What you will do: Reproduce exactly the lines from the start of the records through the line containing "42471.333 | 15.375 |", both included. Leave the pictures out.
····················
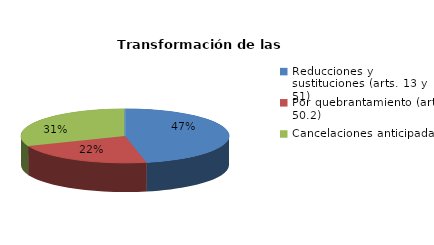
| Category | Series 0 |
|---|---|
| Reducciones y sustituciones (arts. 13 y 51) | 78 |
| Por quebrantamiento (art. 50.2) | 37 |
| Cancelaciones anticipadas | 52 |
| Traslado a Centros Penitenciarios | 0 |
| Conversión internamientos en cerrados (art. 51.2) | 0 |
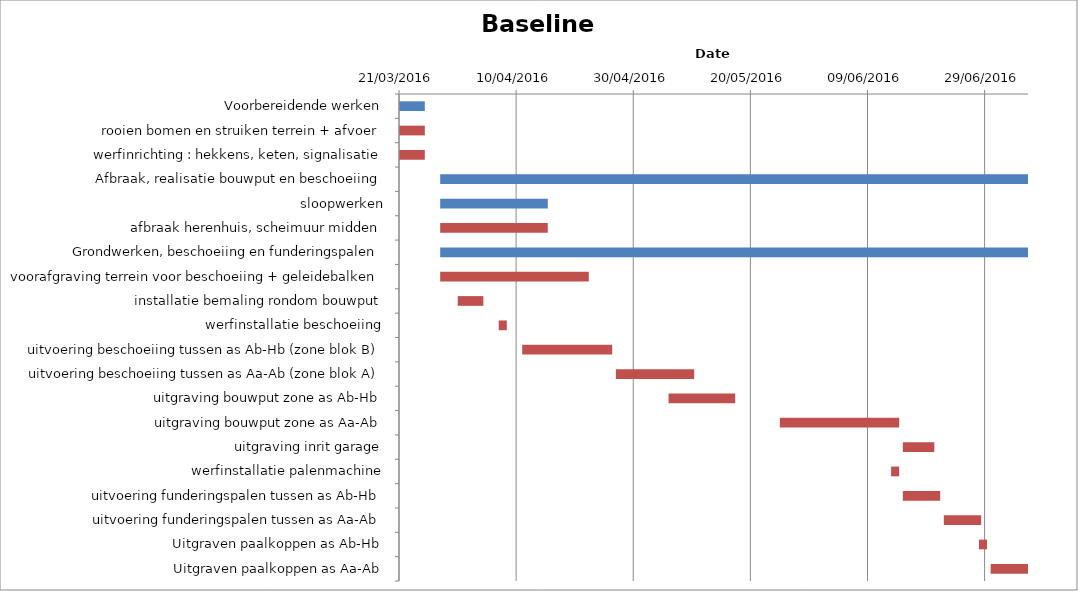
| Category | Baseline start | Actual duration |
|---|---|---|
| Voorbereidende werken | 42450.333 | 4.375 |
| rooien bomen en struiken terrein + afvoer | 42450.333 | 4.375 |
| werfinrichting : hekkens, keten, signalisatie | 42450.333 | 4.375 |
| Afbraak, realisatie bouwput en beschoeiing | 42457.333 | 100.375 |
| sloopwerken | 42457.333 | 18.375 |
| afbraak herenhuis, scheimuur midden | 42457.333 | 18.375 |
| Grondwerken, beschoeiing en funderingspalen | 42457.333 | 100.375 |
| voorafgraving terrein voor beschoeiing + geleidebalken | 42457.333 | 25.375 |
| installatie bemaling rondom bouwput | 42460.333 | 4.375 |
| werfinstallatie beschoeiing | 42467.333 | 1.375 |
| uitvoering beschoeiing tussen as Ab-Hb (zone blok B) | 42471.333 | 15.375 |
| uitvoering beschoeiing tussen as Aa-Ab (zone blok A) | 42487.333 | 13.375 |
| uitgraving bouwput zone as Ab-Hb | 42496.333 | 11.375 |
| uitgraving bouwput zone as Aa-Ab | 42515.333 | 20.375 |
| uitgraving inrit garage | 42536.333 | 5.375 |
| werfinstallatie palenmachine | 42534.333 | 1.375 |
| uitvoering funderingspalen tussen as Ab-Hb | 42536.333 | 6.375 |
| uitvoering funderingspalen tussen as Aa-Ab | 42543.333 | 6.375 |
| Uitgraven paalkoppen as Ab-Hb | 42549.333 | 1.375 |
| Uitgraven paalkoppen as Aa-Ab | 42551.333 | 6.375 |
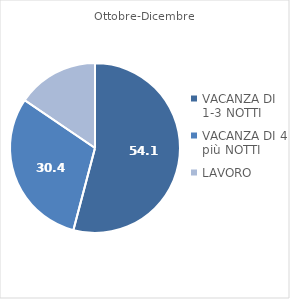
| Category | Series 1 | Series 2 | Series 0 |
|---|---|---|---|
| VACANZA DI 1-3 NOTTI | 54.1 | 56.03 | 56.03 |
| VACANZA DI 4 o più NOTTI | 30.4 | 29.431 | 29.431 |
| LAVORO | 15.5 | 14.539 | 14.539 |
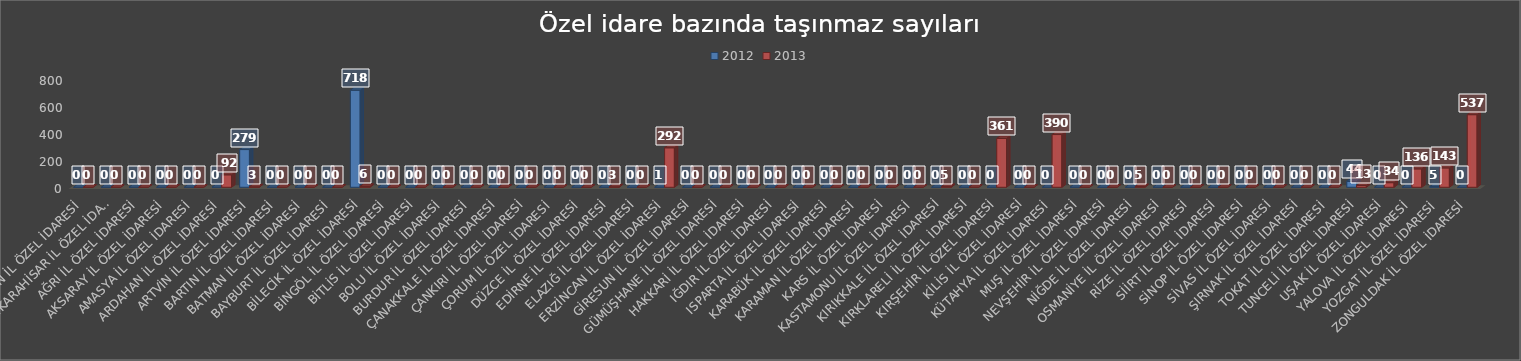
| Category | 2012 | 2013 |
|---|---|---|
| ADIYAMAN İL ÖZEL İDARESİ | 0 | 0 |
| AFYONKARAHİSAR İL ÖZEL İDARESİ | 0 | 0 |
| AĞRI İL ÖZEL İDARESİ | 0 | 0 |
| AKSARAY İL ÖZEL İDARESİ | 0 | 0 |
| AMASYA İL ÖZEL İDARESİ | 0 | 0 |
| ARDAHAN İL ÖZEL İDARESİ | 0 | 92 |
| ARTVİN İL ÖZEL İDARESİ | 279 | 3 |
| BARTIN İL ÖZEL İDARESİ | 0 | 0 |
| BATMAN İL ÖZEL İDARESİ | 0 | 0 |
| BAYBURT İL ÖZEL İDARESİ | 0 | 0 |
| BİLECİK İL ÖZEL İDARESİ | 718 | 6 |
| BİNGÖL İL ÖZEL İDARESİ | 0 | 0 |
| BİTLİS İL ÖZEL İDARESİ | 0 | 0 |
| BOLU İL ÖZEL İDARESİ | 0 | 0 |
| BURDUR İL ÖZEL İDARESİ | 0 | 0 |
| ÇANAKKALE İL ÖZEL İDARESİ | 0 | 0 |
| ÇANKIRI İL ÖZEL İDARESİ | 0 | 0 |
| ÇORUM İL ÖZEL İDARESİ | 0 | 0 |
| DÜZCE İL ÖZEL İDARESİ | 0 | 0 |
| EDİRNE İL ÖZEL İDARESİ | 0 | 3 |
| ELAZIĞ İL ÖZEL İDARESİ | 0 | 0 |
| ERZİNCAN İL ÖZEL İDARESİ | 1 | 292 |
| GİRESUN İL ÖZEL İDARESİ | 0 | 0 |
| GÜMÜŞHANE İL ÖZEL İDARESİ | 0 | 0 |
| HAKKARİ İL ÖZEL İDARESİ | 0 | 0 |
| IĞDIR İL ÖZEL İDARESİ | 0 | 0 |
| ISPARTA İL ÖZEL İDARESİ | 0 | 0 |
| KARABÜK İL ÖZEL İDARESİ | 0 | 0 |
| KARAMAN İL ÖZEL İDARESİ | 0 | 0 |
| KARS İL ÖZEL İDARESİ | 0 | 0 |
| KASTAMONU İL ÖZEL İDARESİ | 0 | 0 |
| KIRIKKALE İL ÖZEL İDARESİ | 0 | 5 |
| KIRKLARELİ İL ÖZEL İDARESİ | 0 | 0 |
| KIRŞEHİR İL ÖZEL İDARESİ | 0 | 361 |
| KİLİS İL ÖZEL İDARESİ | 0 | 0 |
| KÜTAHYA İL ÖZEL İDARESİ | 0 | 390 |
| MUŞ İL ÖZEL İDARESİ | 0 | 0 |
| NEVŞEHİR İL ÖZEL İDARESİ | 0 | 0 |
| NİĞDE İL ÖZEL İDARESİ | 0 | 5 |
| OSMANİYE İL ÖZEL İDARESİ | 0 | 0 |
| RİZE İL ÖZEL İDARESİ | 0 | 0 |
| SİİRT İL ÖZEL İDARESİ | 0 | 0 |
| SİNOP İL ÖZEL İDARESİ | 0 | 0 |
| SİVAS İL ÖZEL İDARESİ | 0 | 0 |
| ŞIRNAK İL ÖZEL İDARESİ | 0 | 0 |
| TOKAT İL ÖZEL İDARESİ | 0 | 0 |
| TUNCELİ İL ÖZEL İDARESİ | 44 | 13 |
| UŞAK İL ÖZEL İDARESİ | 0 | 34 |
| YALOVA İL ÖZEL İDARESİ | 0 | 136 |
| YOZGAT İL ÖZEL İDARESİ | 5 | 143 |
| ZONGULDAK İL ÖZEL İDARESİ | 0 | 537 |
····················
Response box:
| Category | Series 0 |
|---|---|
| Reducciones y sustituciones (arts. 13 y 51) | 78 |
| Por quebrantamiento (art. 50.2) | 37 |
| Cancelaciones anticipadas | 52 |
| Traslado a Centros Penitenciarios | 0 |
| Conversión internamientos en cerrados (art. 51.2) | 0 |
| Category | Baseline start | Actual duration |
|---|---|---|
| Voorbereidende werken | 42450.333 | 4.375 |
| rooien bomen en struiken terrein + afvoer | 42450.333 | 4.375 |
| werfinrichting : hekkens, keten, signalisatie | 42450.333 | 4.375 |
| Afbraak, realisatie bouwput en beschoeiing | 42457.333 | 100.375 |
| sloopwerken | 42457.333 | 18.375 |
| afbraak herenhuis, scheimuur midden | 42457.333 | 18.375 |
| Grondwerken, beschoeiing en funderingspalen | 42457.333 | 100.375 |
| voorafgraving terrein voor beschoeiing + geleidebalken | 42457.333 | 25.375 |
| installatie bemaling rondom bouwput | 42460.333 | 4.375 |
| werfinstallatie beschoeiing | 42467.333 | 1.375 |
| uitvoering beschoeiing tussen as Ab-Hb (zone blok B) | 42471.333 | 15.375 |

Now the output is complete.